- [Data for analysis]
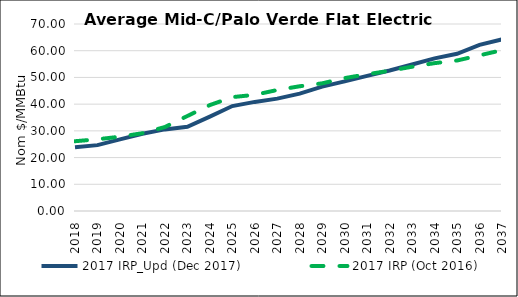
| Category | 2017 IRP_Upd (Dec 2017) | 2017 IRP (Oct 2016) |
|---|---|---|
| 2018.0 | 23.867 | 26.117 |
| 2019.0 | 24.659 | 26.847 |
| 2020.0 | 26.794 | 27.814 |
| 2021.0 | 28.936 | 29.121 |
| 2022.0 | 30.546 | 31.438 |
| 2023.0 | 31.545 | 35.557 |
| 2024.0 | 35.351 | 39.651 |
| 2025.0 | 39.288 | 42.624 |
| 2026.0 | 40.837 | 43.491 |
| 2027.0 | 42.062 | 45.289 |
| 2028.0 | 43.929 | 46.695 |
| 2029.0 | 46.55 | 47.789 |
| 2030.0 | 48.534 | 49.749 |
| 2031.0 | 50.577 | 51.198 |
| 2032.0 | 52.616 | 52.49 |
| 2033.0 | 54.855 | 54.006 |
| 2034.0 | 57.128 | 55.35 |
| 2035.0 | 58.862 | 56.335 |
| 2036.0 | 62.205 | 58.271 |
| 2037.0 | 64.239 | 60.204 |
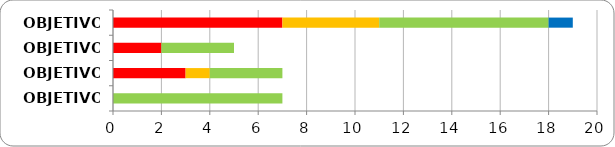
| Category | Series 0 | Series 1 | Series 2 | Series 3 | Series 4 |
|---|---|---|---|---|---|
| OBJETIVO 1 | 0 | 7 | 4 | 7 | 1 |
| OBJETIVO 2 | 0 | 2 | 0 | 3 | 0 |
| OBJETIVO 3 | 0 | 3 | 1 | 3 | 0 |
| OBJETIVO 4 | 0 | 0 | 0 | 7 | 0 |
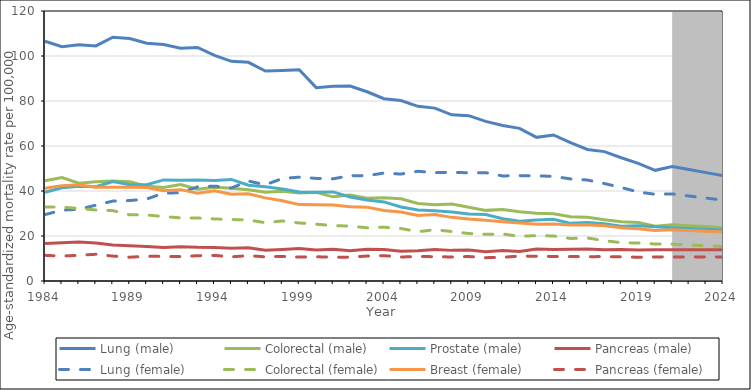
| Category | Lung (male) | Colorectal (male) | Prostate (male) | Pancreas (male) | Lung (female) | Colorectal (female) | Breast (female) | Pancreas (female) |
|---|---|---|---|---|---|---|---|---|
| 1984.0 | 106.563 | 44.587 | 39.428 | 16.705 | 29.501 | 32.88 | 41.22 | 11.407 |
| 1985.0 | 104.158 | 45.975 | 41.419 | 17.052 | 31.502 | 32.838 | 42.389 | 11.067 |
| 1986.0 | 104.986 | 43.466 | 42.135 | 17.324 | 31.854 | 32.232 | 42.739 | 11.453 |
| 1987.0 | 104.482 | 44.128 | 41.919 | 16.929 | 33.705 | 31.561 | 41.641 | 11.88 |
| 1988.0 | 108.357 | 44.471 | 44.236 | 16.019 | 35.509 | 31.285 | 41.712 | 11.066 |
| 1989.0 | 107.752 | 44.08 | 42.798 | 15.628 | 35.756 | 29.414 | 41.653 | 10.578 |
| 1990.0 | 105.674 | 42.133 | 42.833 | 15.354 | 36.445 | 29.359 | 41.598 | 10.991 |
| 1991.0 | 105.062 | 41.601 | 44.92 | 14.901 | 39.04 | 28.636 | 40.089 | 10.95 |
| 1992.0 | 103.498 | 42.911 | 44.801 | 15.262 | 39.248 | 28.056 | 40.603 | 10.843 |
| 1993.0 | 103.779 | 40.775 | 44.904 | 14.986 | 41.822 | 28.008 | 39.038 | 11.236 |
| 1994.0 | 100.308 | 41.642 | 44.642 | 14.913 | 42.167 | 27.579 | 40.132 | 11.377 |
| 1995.0 | 97.62 | 41.245 | 45.134 | 14.523 | 41.342 | 27.313 | 38.541 | 10.741 |
| 1996.0 | 97.201 | 40.564 | 42.563 | 14.787 | 44.413 | 27.131 | 38.739 | 11.268 |
| 1997.0 | 93.342 | 39.402 | 41.884 | 13.643 | 42.77 | 25.915 | 36.933 | 10.735 |
| 1998.0 | 93.593 | 39.892 | 40.939 | 14.01 | 45.543 | 26.696 | 35.697 | 10.933 |
| 1999.0 | 93.862 | 39.068 | 39.528 | 14.417 | 46.152 | 25.788 | 33.956 | 10.612 |
| 2000.0 | 85.94 | 39.383 | 39.467 | 13.726 | 45.608 | 25.243 | 33.882 | 10.762 |
| 2001.0 | 86.565 | 37.4 | 39.599 | 14.117 | 45.423 | 24.644 | 33.794 | 10.593 |
| 2002.0 | 86.649 | 38.171 | 37.321 | 13.443 | 46.831 | 24.397 | 32.998 | 10.613 |
| 2003.0 | 84.109 | 36.779 | 36.041 | 14.078 | 46.808 | 23.653 | 32.825 | 11.089 |
| 2004.0 | 80.995 | 37.049 | 35.151 | 14.034 | 47.975 | 23.913 | 31.322 | 11.259 |
| 2005.0 | 80.199 | 36.552 | 32.89 | 13.262 | 47.521 | 23.34 | 30.669 | 10.653 |
| 2006.0 | 77.633 | 34.457 | 31.564 | 13.415 | 48.753 | 21.892 | 29.131 | 10.918 |
| 2007.0 | 76.836 | 33.903 | 31.191 | 14.014 | 48.156 | 22.796 | 29.597 | 10.798 |
| 2008.0 | 73.866 | 34.223 | 30.634 | 13.612 | 48.324 | 21.988 | 28.285 | 10.686 |
| 2009.0 | 73.466 | 32.742 | 29.811 | 13.748 | 48.087 | 21.1 | 27.52 | 10.876 |
| 2010.0 | 70.958 | 31.392 | 29.554 | 12.978 | 48.16 | 20.767 | 26.998 | 10.37 |
| 2011.0 | 69.125 | 31.824 | 27.632 | 13.52 | 46.683 | 20.908 | 26.311 | 10.54 |
| 2012.0 | 67.852 | 30.764 | 26.578 | 13.124 | 46.838 | 19.822 | 25.782 | 11.09 |
| 2013.0 | 63.856 | 30.107 | 27.095 | 14.238 | 46.708 | 20.187 | 25.207 | 11.009 |
| 2014.0 | 64.888 | 29.87 | 27.411 | 14.012 | 46.525 | 20.007 | 25.305 | 10.919 |
| 2015.0 | 61.474 | 28.566 | 25.619 | 14.111 | 45.369 | 18.903 | 24.9 | 10.853 |
| 2016.0 | 58.447 | 28.3 | 26.024 | 14.212 | 44.885 | 19.129 | 25.037 | 10.818 |
| 2017.0 | 57.501 | 27.258 | 25.452 | 13.939 | 43.313 | 17.947 | 24.576 | 10.845 |
| 2018.0 | 54.764 | 26.329 | 24.381 | 14.016 | 41.555 | 17.024 | 23.699 | 10.717 |
| 2019.0 | 52.255 | 25.966 | 24.509 | 13.811 | 39.543 | 16.878 | 23.227 | 10.568 |
| 2020.0 | 49.189 | 24.322 | 24.086 | 13.932 | 38.542 | 16.442 | 22.48 | 10.701 |
| 2021.0 | 50.92 | 25.021 | 23.696 | 13.923 | 38.713 | 16.364 | 22.756 | 10.711 |
| 2022.0 | 49.522 | 24.547 | 23.364 | 13.912 | 37.786 | 16.007 | 22.41 | 10.707 |
| 2023.0 | 48.159 | 24.168 | 23.006 | 13.86 | 36.852 | 15.663 | 22.071 | 10.688 |
| 2024.0 | 46.775 | 23.69 | 22.651 | 13.866 | 35.929 | 15.33 | 21.793 | 10.705 |
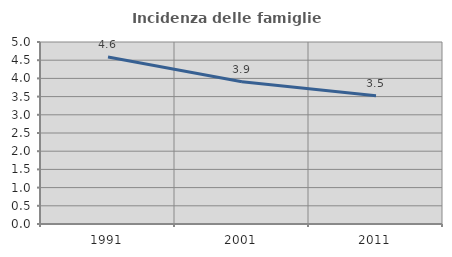
| Category | Incidenza delle famiglie numerose |
|---|---|
| 1991.0 | 4.589 |
| 2001.0 | 3.907 |
| 2011.0 | 3.525 |
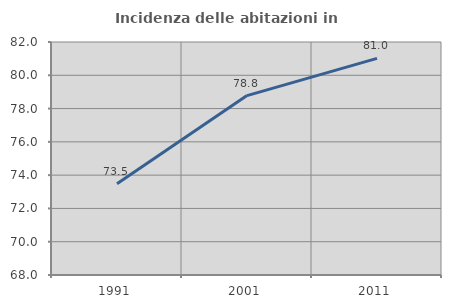
| Category | Incidenza delle abitazioni in proprietà  |
|---|---|
| 1991.0 | 73.487 |
| 2001.0 | 78.781 |
| 2011.0 | 81.013 |
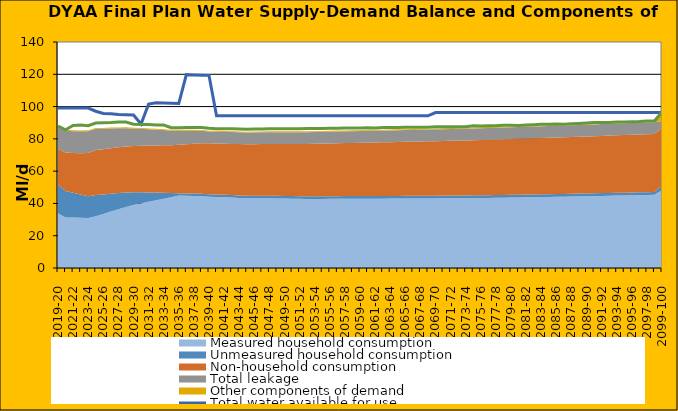
| Category | Total water available for use | Total demand + target headroom (final plan) |
|---|---|---|
| 0 | 99.1 | 87.985 |
| 1 | 99.1 | 85.588 |
| 2 | 99.1 | 88.256 |
| 3 | 99.1 | 88.557 |
| 4 | 99.1 | 88.168 |
| 5 | 97.1 | 89.807 |
| 6 | 95.768 | 90.041 |
| 7 | 95.62 | 90.08 |
| 8 | 95.112 | 90.499 |
| 9 | 94.964 | 90.425 |
| 10 | 94.816 | 89.056 |
| 11 | 89.158 | 88.956 |
| 12 | 101.51 | 88.866 |
| 13 | 102.363 | 88.577 |
| 14 | 102.215 | 88.538 |
| 15 | 102.067 | 86.903 |
| 16 | 101.919 | 86.872 |
| 17 | 119.771 | 86.968 |
| 18 | 119.623 | 87.022 |
| 19 | 119.475 | 87.001 |
| 20 | 119.327 | 86.508 |
| 21 | 94.29 | 86.307 |
| 22 | 94.29 | 86.275 |
| 23 | 94.29 | 86.287 |
| 24 | 94.29 | 86.106 |
| 25 | 94.29 | 85.971 |
| 26 | 94.29 | 86.154 |
| 27 | 94.29 | 86.14 |
| 28 | 94.29 | 86.199 |
| 29 | 94.29 | 86.281 |
| 30 | 94.29 | 86.242 |
| 31 | 94.29 | 86.3 |
| 32 | 94.29 | 86.27 |
| 33 | 94.29 | 86.363 |
| 34 | 94.29 | 86.391 |
| 35 | 94.29 | 86.391 |
| 36 | 94.29 | 86.559 |
| 37 | 94.29 | 86.573 |
| 38 | 94.29 | 86.652 |
| 39 | 94.29 | 86.67 |
| 40 | 94.29 | 86.687 |
| 41 | 94.29 | 86.806 |
| 42 | 94.29 | 86.725 |
| 43 | 94.29 | 86.999 |
| 44 | 94.29 | 87.032 |
| 45 | 94.29 | 87.098 |
| 46 | 94.29 | 87.162 |
| 47 | 94.29 | 87.185 |
| 48 | 94.29 | 87.246 |
| 49 | 94.29 | 87.222 |
| 50 | 96.29 | 87.463 |
| 51 | 96.29 | 87.468 |
| 52 | 96.29 | 87.452 |
| 53 | 96.29 | 87.443 |
| 54 | 96.29 | 87.495 |
| 55 | 96.29 | 88.159 |
| 56 | 96.29 | 87.948 |
| 57 | 96.29 | 88.043 |
| 58 | 96.29 | 88.087 |
| 59 | 96.29 | 88.411 |
| 60 | 96.29 | 88.407 |
| 61 | 96.29 | 88.345 |
| 62 | 96.29 | 88.582 |
| 63 | 96.29 | 88.78 |
| 64 | 96.29 | 89.06 |
| 65 | 96.29 | 88.994 |
| 66 | 96.29 | 89.173 |
| 67 | 96.29 | 89.105 |
| 68 | 96.29 | 89.393 |
| 69 | 96.29 | 89.588 |
| 70 | 96.29 | 89.837 |
| 71 | 96.29 | 90.136 |
| 72 | 96.29 | 90.153 |
| 73 | 96.29 | 90.175 |
| 74 | 96.29 | 90.475 |
| 75 | 96.29 | 90.459 |
| 76 | 96.29 | 90.659 |
| 77 | 96.29 | 90.685 |
| 78 | 96.29 | 90.996 |
| 79 | 96.29 | 91.073 |
| 80 | 96.29 | 96.715 |

- [To do] Show me every line of the entries above that holds "OBJETIVO".

- [Expected answer]
| OBJETIVO 1 | 0 | 7 | 4 | 7 | 1 |
| OBJETIVO 2 | 0 | 2 | 0 | 3 | 0 |
| OBJETIVO 3 | 0 | 3 | 1 | 3 | 0 |
| OBJETIVO 4 | 0 | 0 | 0 | 7 | 0 |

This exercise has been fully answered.